Materials and methods
Cell culture
Human MDA-MB-231 and MDA-MB-435 breast cancer cells were obtained from the NCI PS-OC Network Bioresource Core Facility (National Institutes of Health) and cultured in Dulbecco’s modified essential medium supplemented with 10% fetal bovine serum and 1% penicillin–streptomycin (Invitrogen) in a 5% CO2/95% air incubator at 37°C. The MDA-MB-231 and MDA-MB-435 cell lines were each authenticated by short tandem repeat profiling and tested negative for the presence of mycoplasma using a PCR-based assay. Cultured cells were pretreated with 100 nM ganetespib or vehicle for 30 min, exposed to 20% or 1% O2 for 6 h in the continued presence of drug, and then lysed for immunoblot assays.
Drug preparation
Ganetespib [3-(2,4-dihydroxy-5-isopropylphenyl)-4-(1-methyl-1H-1,2,4-triazol-5(4H)-one] was synthesized by Synta Pharmaceuticals Corp. and prepared as a stock solution in DMSO. For administration, ganetespib was formulated in vehicle consisting of 10% DMSO, 18% Cremophor RH 40, 3.6% dextrose, and 68.4% water [24].
Orthotopic implantation
Studies using 6-to-8 week-old female severe combined immunodeficiency (SCID) mice (NCI) were performed according to protocols approved by the Johns Hopkins University Animal Care and Use Committee in accordance with the NIH Guide for the Care and Use of Laboratory Animals. Cells were harvested from tissue culture plates by trypsinization, resuspended at 107 cells/ml in a 50:50 mixture of PBS:Matrigel (BD Biosciences), and 2×106 cells were injected into the mammary fat pad. Tumor length (L), width (W) and thickness (T) were measured (in mm) using calipers and tumor volume (V) was calculated as V = 0.52×L×W×T. After palpable tumors formed (7 days after tumor implantation), mice received a tail vein injection of ganetespib (150 mg/kg) or vehicle, which was repeated every 7 days.
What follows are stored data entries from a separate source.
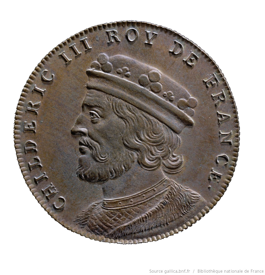 Jean Dassier (1676-1763) - Childéric III roy de France (754). Buste du roi à gauche ceint d'une couronne.
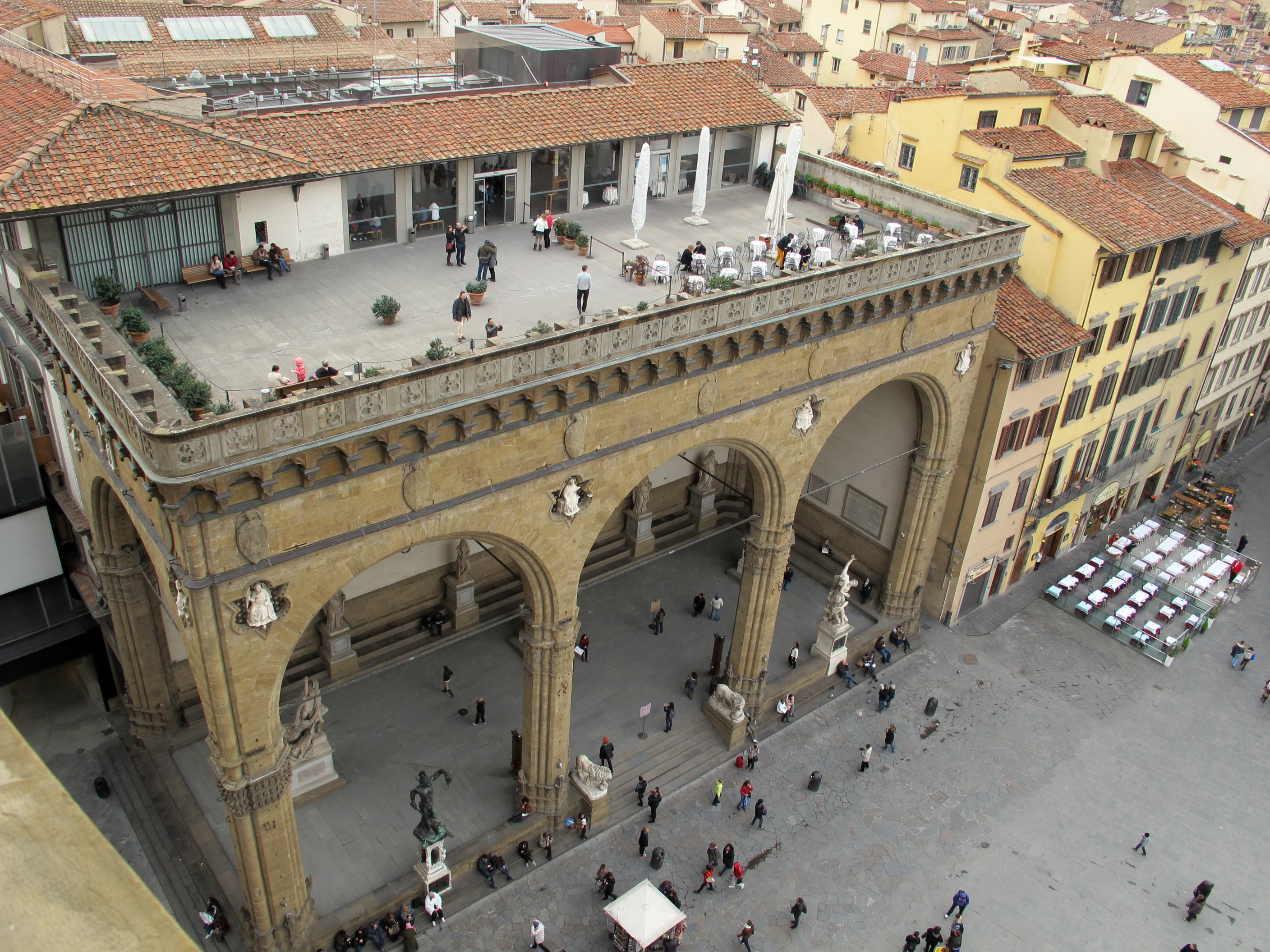 Torre di arnolfo, veduta loggia dei lanzi31
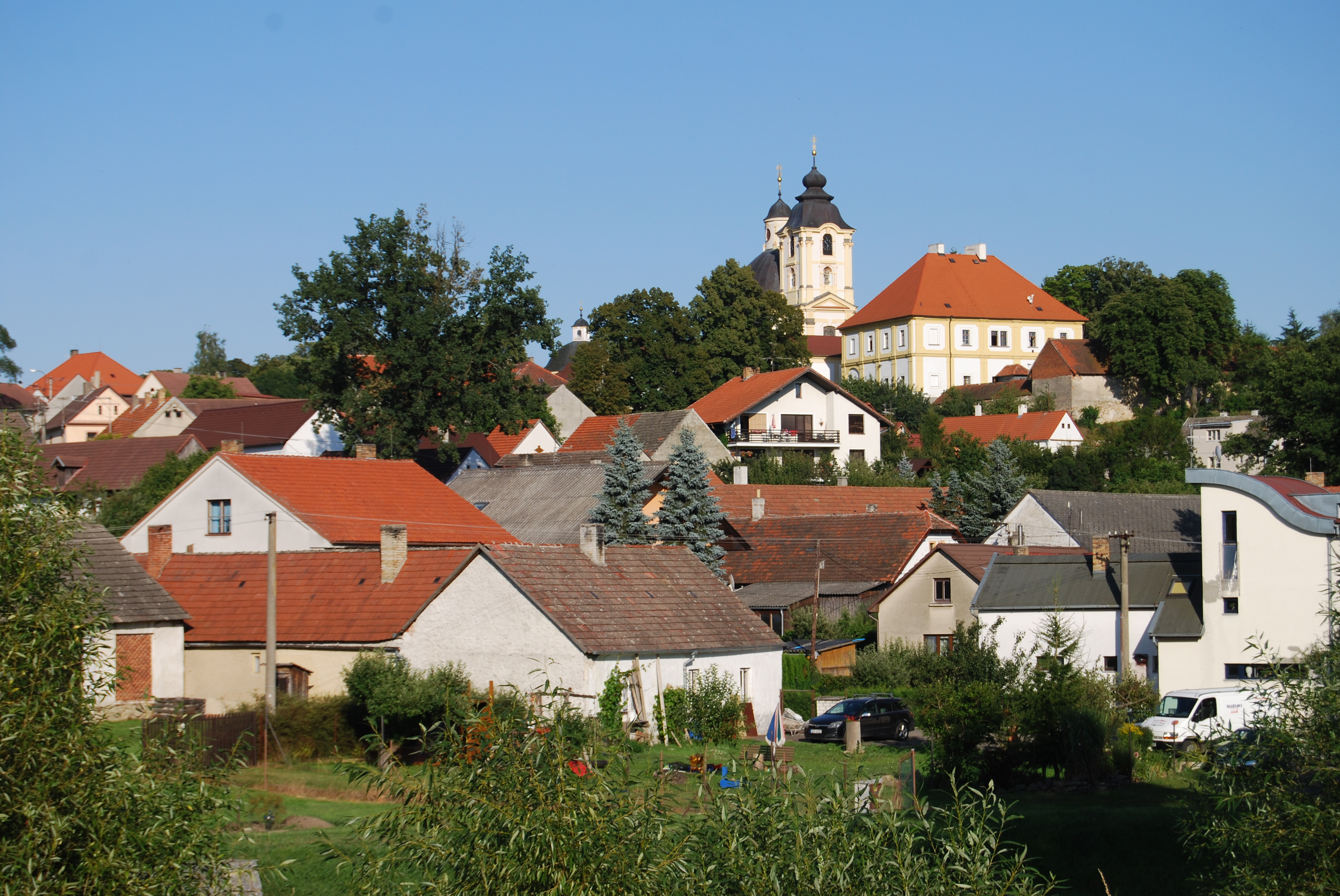 Pohled na městys z křižovatky na Zálší. Sepekov. Okres Písek. Česká republika.
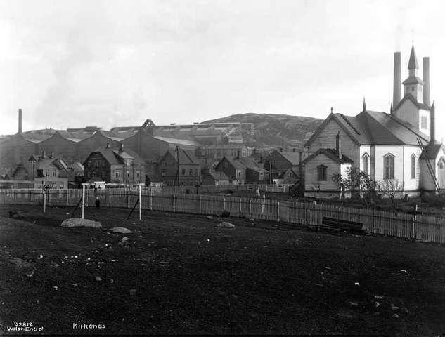 Kirkenes, Norway
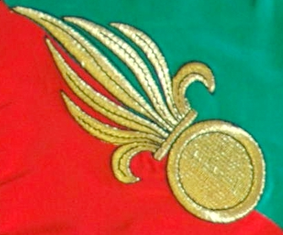 Grenade de la Légion sur fond rouge et vert

Tumor volume and body weight were monitored twice per week. Mice were euthanized 44 days after tumor implantation and 24 hours after the last drug treatment. Following euthanasia, the left lung was inflated with low-melting-point agarose for formalin fixation, paraffin embedding, staining of tissue sections with hematoxylin and eosin (H&E), and immunohistochemistry. Portions of the right lung were used for the isolation of genomic DNA. Primary tumors were harvested for isolation of total RNA and protein lysate preparation. Blood was collected by heart puncture for RNA isolation. The axillary lymph node ipsilateral to the primary tumor was processed for immunohistochemistry [27].
Extraction of genomic DNA
Lung tissue was digested with proteinase K at 55°C overnight, and genomic DNA was extracted with phenol and chloroform, and precipitated with isopropanol. 200 ng of genomic DNA was used for quantitative real-time PCR (qPCR) using the following human HK2 gene-specific primers to quantify lung metastatic burden: ccagttcattcacatcatcag and cttacacgaggtcacatagc. The result was normalized to the result obtained using primers that bind to both human and mouse 18S rRNA genes: cggcgacgacccattcgaac and gaatcgaaccctgattccccgtc.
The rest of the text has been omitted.